■ Task item: In the copy, include no pictures, but reproduce every record exactly.

(Records drawn from a dataset)
####

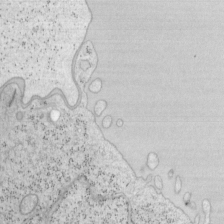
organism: Mouse
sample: OT-I killer T cells with ID8 ovarian cancer cells
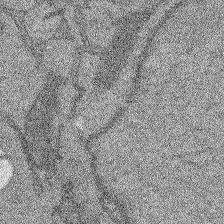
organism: Human
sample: HeLa cells
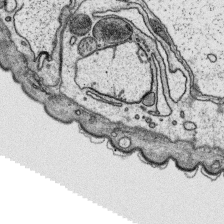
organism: Platynereis dumerilii
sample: Parapodia
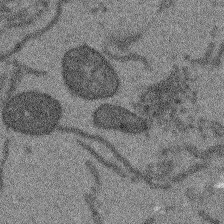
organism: Arabidopsis thaliana
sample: Root tip
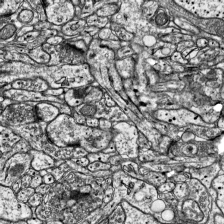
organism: Mouse
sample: Visual Cortex
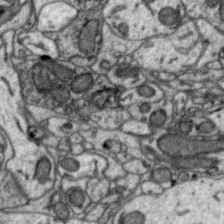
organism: Zebra finch
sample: Brain
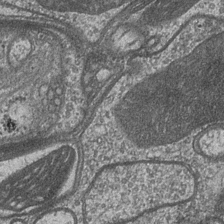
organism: Drosophila
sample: Optic medulla
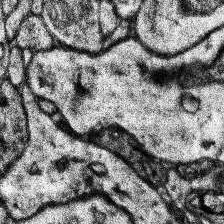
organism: Human
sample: Temporal Lobe
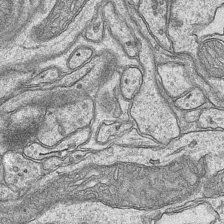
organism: Mouse
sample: CA1 Hippocampus
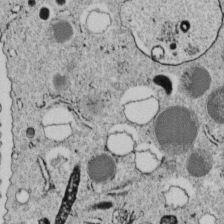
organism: C. elegans
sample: C. elegans embryo early stage
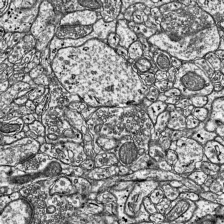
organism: Mouse
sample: Visual Cortex
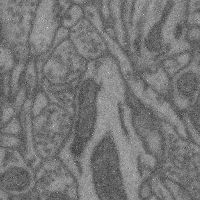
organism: Mouse
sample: Cerebral cortex
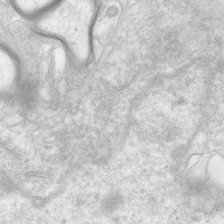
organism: Human
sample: Neocortex
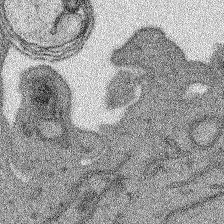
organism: Human
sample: HeLa cells
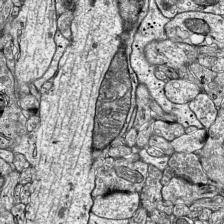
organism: Mouse
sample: Visual Cortex
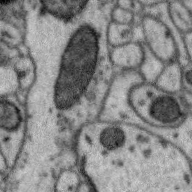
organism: Zebra finch
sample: Brain

####

■ Task solution:
organism: Mouse
sample: OT-I killer T cells with ID8 ovarian cancer cells
organism: Human
sample: HeLa cells
organism: Platynereis dumerilii
sample: Parapodia
organism: Arabidopsis thaliana
sample: Root tip
organism: Mouse
sample: Visual Cortex
organism: Zebra finch
sample: Brain
organism: Drosophila
sample: Optic medulla
organism: Human
sample: Temporal Lobe
organism: Mouse
sample: CA1 Hippocampus
organism: C. elegans
sample: C. elegans embryo early stage
organism: Mouse
sample: Visual Cortex
organism: Mouse
sample: Cerebral cortex
organism: Human
sample: Neocortex
organism: Human
sample: HeLa cells
organism: Mouse
sample: Visual Cortex
organism: Zebra finch
sample: Brain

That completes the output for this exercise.